Opinion
Case No. 4:06CV1816SNL.
June 6, 2007
MEMORANDUM AND ORDER
Plaintiffs have filed this action alleging fraud in the procurement of certain oil and mineral leases in connection with real estate property in Texas that plaintiffs allege they own through inheritance. Plaintiffs allege that the defendants have procured these lease rights through a series of fraudulent land transactions intended to circumvent the plaintiffs' alleged ownership rights of the subject real estate and/or royalties associated with the subject oil and mineral leases. This matter is before the Court on defendant Chesapeake Energy Corp.'s (hereinafter referred to as simply Chesapeake) motion to dismiss, or in the alternative, to transfer venue (#18), filed February 26, 2007. Responsive pleadings have now all been filed and the matter is ripe for disposition.

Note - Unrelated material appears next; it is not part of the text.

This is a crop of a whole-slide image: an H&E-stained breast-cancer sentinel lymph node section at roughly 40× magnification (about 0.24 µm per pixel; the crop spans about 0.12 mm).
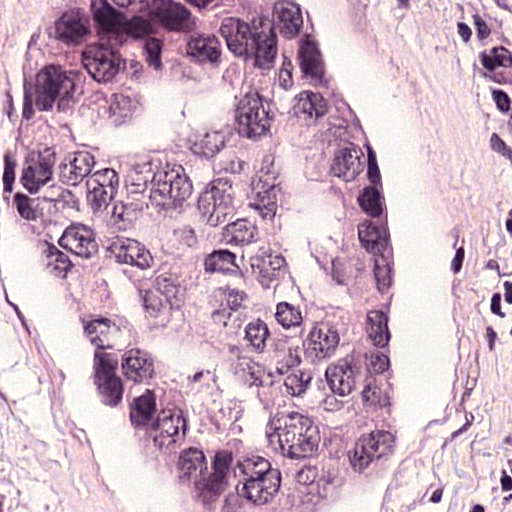
Metastatic tumour outline, simplified to 15 points and listed clockwise in crop pixels (x, y): (274, 0), (356, 121), (397, 235), (405, 407), (374, 471), (342, 498), (260, 506), (183, 489), (147, 462), (110, 407), (79, 298), (38, 262), (2, 194), (2, 116), (65, 3).
Tumour covers about 60% of the frame.

In passing on a motion to dismiss, a court must view the facts alleged in the complaint in the light most favorable to the plaintiff. Scheuer v. Rhodes, 416 U.S. 232 (1974); Conley v. Gibson, 355 U.S. 41, 45-46 (1957); Toombs v. Bell, 798 F.2d 297, 298 (8th Cir. 1986). The court must accept the allegations in the complaint as true and draw reasonable inferences in favor of the nonmoving party, dismissing the complaint only if "it appears beyond a reasonable doubt that plaintiff can prove no set of facts in support of his claim which would entitle him to relief."Conley v. Gibson, supra , 355 U.S. at 45-46; see also, Moses.com Securities v. Comprehensive Software Systems, Inc., 406 F.3d. 1052, 1062 (8th Cir. 2005). "Although the pleading standard is liberal, the plaintiff must allege facts — not mere legal conclusions — that, if true, would support the existence of the claimed torts. Moses.com, at 1062 citing Schaller Tel.Co. v. Golden Sky Sys., 298 F.3d. 736, 740 (8th Cir. 2002). In viewing the complaint in the light most favorable to the plaintiff, the court should not dismiss it merely because the court doubts that the plaintiff will be able to prove all of the necessary allegations. Bennett v. Berg, 685 F.2d. 1053, 1058 (8th Cir. 1982). Thus, a motion to dismiss is likely to be granted "only in the unusual case in which a plaintiff includes allegations that show on the face of the complaint that there is some insuperable bar to relief." Fusco v. Xerox Corp., 676 F.2d 332, 334 (8th Cir. 1982). With this standard in mind, this Court turns to an examination of the plaintiff's complaint.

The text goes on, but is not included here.